By Miranda Crowell
After some basic explanation about fee-for-value payment models in The Shift Part 1, followed by a pro/con discussion of fee-for-value payment models in The Shift Part 2, the final piece in this series focuses on various non-provider perspectives surrounding shifting payment models. This post touches upon how insurance companies are embracing The Shift to drive unprecedented change in our healthcare system.
As Optum puts it, the main drivers of market transformation are the need for 1.) consumer-centric healthcare delivery, 2.) value-driven care, and 3.) healthcare infrastructure modernization. Admittedly, a consumer-centric healthcare system could mean shifting the delivery of care from a long-standing employer-epicenter to a more individualistic approach. Additionally, the way that people view healthcare may change over time. Value-based contracting will push physicians to achieve both quality and efficiency targets before sharing in any cost-savings acquired by fee-for-value contracting. As Payal Shah puts it, this new system will result in a better patient experience, lower healthcare costs, and overall higher quality care. With society’s ever-increasing interest in social media, brand perception could play a role in the patient’s decision to chose a particular provider over another. After all, sharing an opinion about a physician is only 140 characters away.
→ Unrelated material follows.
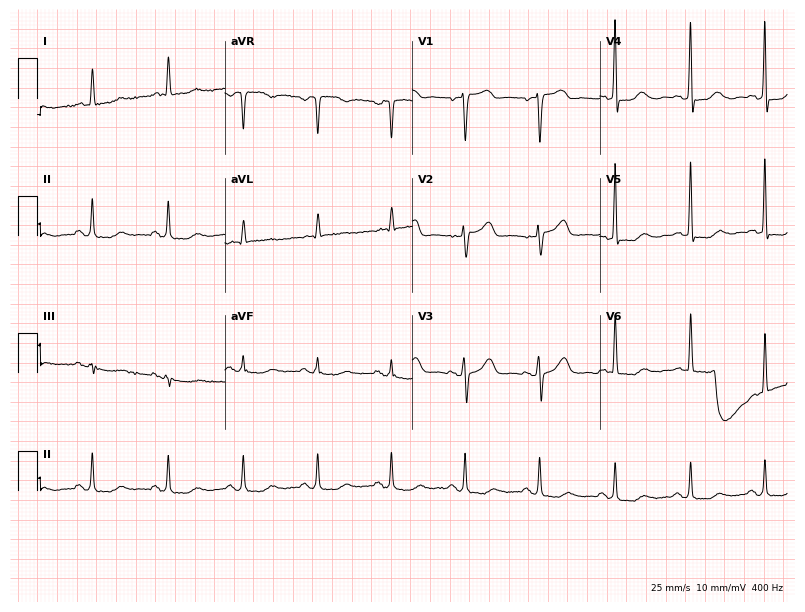
12-lead ECG from a female patient, 79 years old. Labelled as a normal ECG.
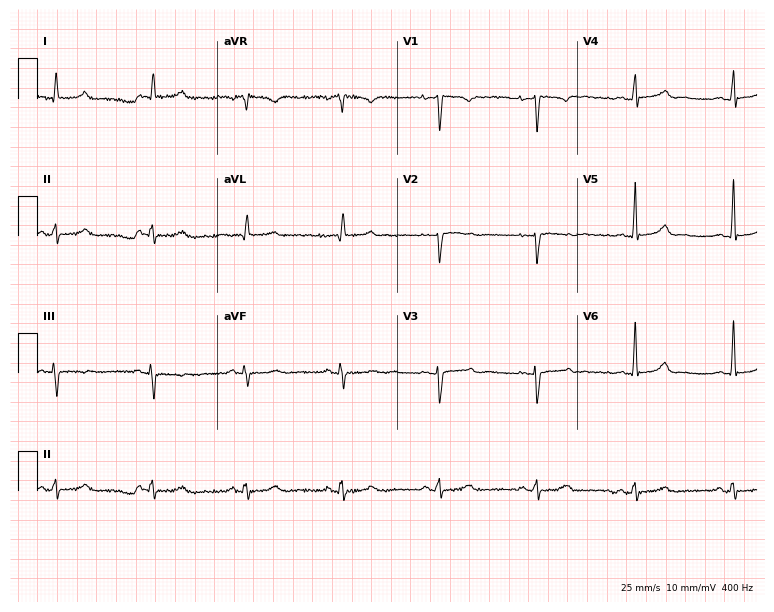
12-lead ECG (7.3-second recording at 400 Hz) from a 42-year-old female. Labelled as a normal ECG.

But it isn’t just patients that are going to see changes. From an employer perspective, UnitedHealthcare told employers in 2012 that they “expect the aggregated return-on-investment of our value-based contracting programs to exceed 2:1 in terms of savings vs. incentives paid because only a portion of the savings will be shared with providers.” The concept is that employers will see a hard-working, healthier workforce with a value-based delivery system, thereby incentivizing employers to be open-minded to changes.
Insurance companies have been anticipating the slow switch from service to value-based contracting. As Shah noted, “insurance companies are working in collaboration with health care providers … regarding payment for incentives, and payors are making sure that savings are realized.” UnitedHealthcare Group is on board with value-based contracting and anticipates a 20% increase in value-based payments in 2015, raising payments from UnitedHealthcare to somewhere “north of $43 billion,” according to Forbes. Blue Cross and Blue Shield (BCBS) companies reported a portfolio of 350 locally-developed, value-based programs in July 2014 and have since increased that number to 570 companies by March of 2015. From 2013 to 2014, BCBS had a 9% increase in claims affiliated with value-based programs and reports $71 billion (yes folks, that another “b”) in programs that provide incentives for quality-based care based on a 2014 annual survey.
Lastly, healthcare infrastructure modernization products and services will be a player on the field that should not be ignored. One quick tour around Matter in Chicago, Illinois, will demonstrate that healthcare tech innovation is already influencing healthcare delivery. For example, Fibroblast Inc., a patient referral management platform, recently landed a deal with Presence Health, Illinois’s second largest health system with over 1 million patients.This takes us full circle back to the concept of patient-centered healthcare; with an increased access to choices in providers, patients will inevitably increase use of information such as branding perceptions, word-of-mouth, and social media when choosing a provider similar to choosing a meal via GrubHub. In summary, the effects of market transformation are far-reaching. Needless to say, the next few years should prove to be one wild ride for all involved with the healthcare market.